The following is a commentary on the Rule of St. Benedict. I wanted to introduce new topics in the forum to breath a sort of new life to the general discussion. I here introduce it to the fellow brothers/sisters in Christ, Catholic, Eastern/Oriental Orthodox, and Protestant, as a means of providing a historical continuity against homosexual practice. To all others, a means of demonstrating the unstability of "progressive" Christians who might claim homosexual acts are acceptable.

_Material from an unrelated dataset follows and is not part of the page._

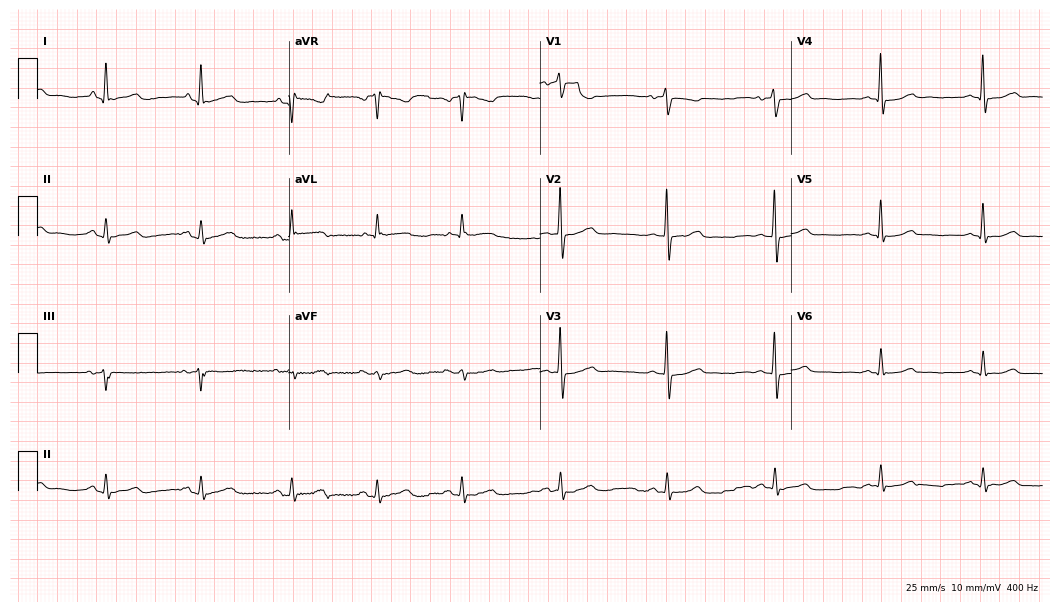
Electrocardiogram, a woman, 66 years old. Overall reading on record: normal ECG.
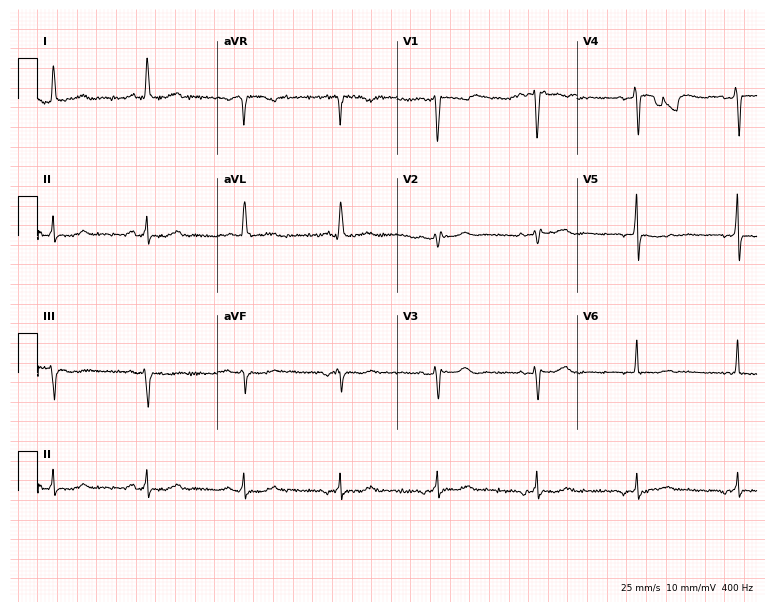
ECG (7.3-second recording at 400 Hz) — a 61-year-old female patient. Screened for six findings — first-degree AV block, right bundle branch block, left bundle branch block, sinus bradycardia, atrial fibrillation, sinus tachycardia — none is recorded.

I hope therefore to keep some people from coming into the Catholic Church thinking there can be some sort of "political" change to accept open homosexual relationships.

With my comments, here is the quote:

The early monastic hostility to nude bathing is even more evident in the Pachomian Rule (pr. 92–95). Here it is clear that the danger to be avoided is homosexuality, which was very common in pagan society and which cons***uted a serious problem for the Pachomian movement (see Bohairic Life 18, Veilleux, 1.152; also discussed in Ruppert, 181). With our modern Western obsession with hygiene, we cannot comprehend the monastic aversion to bathing, but they could hardly have understood our casual at***ude toward sexual morality.
St. Augustine does not have a good reputation when it comes to his views of the body and sexuality, but the surprising thing is that he is relatively broad-minded about bathing. In reg. serv. 5.5 he not only permits (as does Benedict in RB 36.8) the sick to take baths, but he commands them to do so when the doctor orders it. Pr. 5.7 requires that the monks go to the baths in twos or threes, and not with whom they wish but with whom they are sent. He is thinking, of course, of the public baths in a big Roman town like Hippo. Augustine’s Gallic disciple, Caesarius of Arles, makes more or less the same arrangements for bathing (reg. virg. 29) with perhaps a less tolerant spirit.
Seen in this trajectory, Benedict does not come across as particularly rigorous on the question of bathing. Although there are no verbal clues to that effect, he seems to be in the same spirit as Augustine. Probably, though, there were no public baths in the rural area in which Benedict lived. The charged atmosphere of the Pachomian strictures versus homosexuality are nowhere in sight in RB 36. Certainly Benedict does not share the almost fanatical spirit of Benedict of Aniane, who attempted to ban bathing and bathtubs altogether from Carolingian monasteries (see Horn and Born, 1.22).


Kardong, T. (1999). Benedict's Rule: A commentary (electronic edition.) (308–309). Collegeville, MN: The Liturgical Press.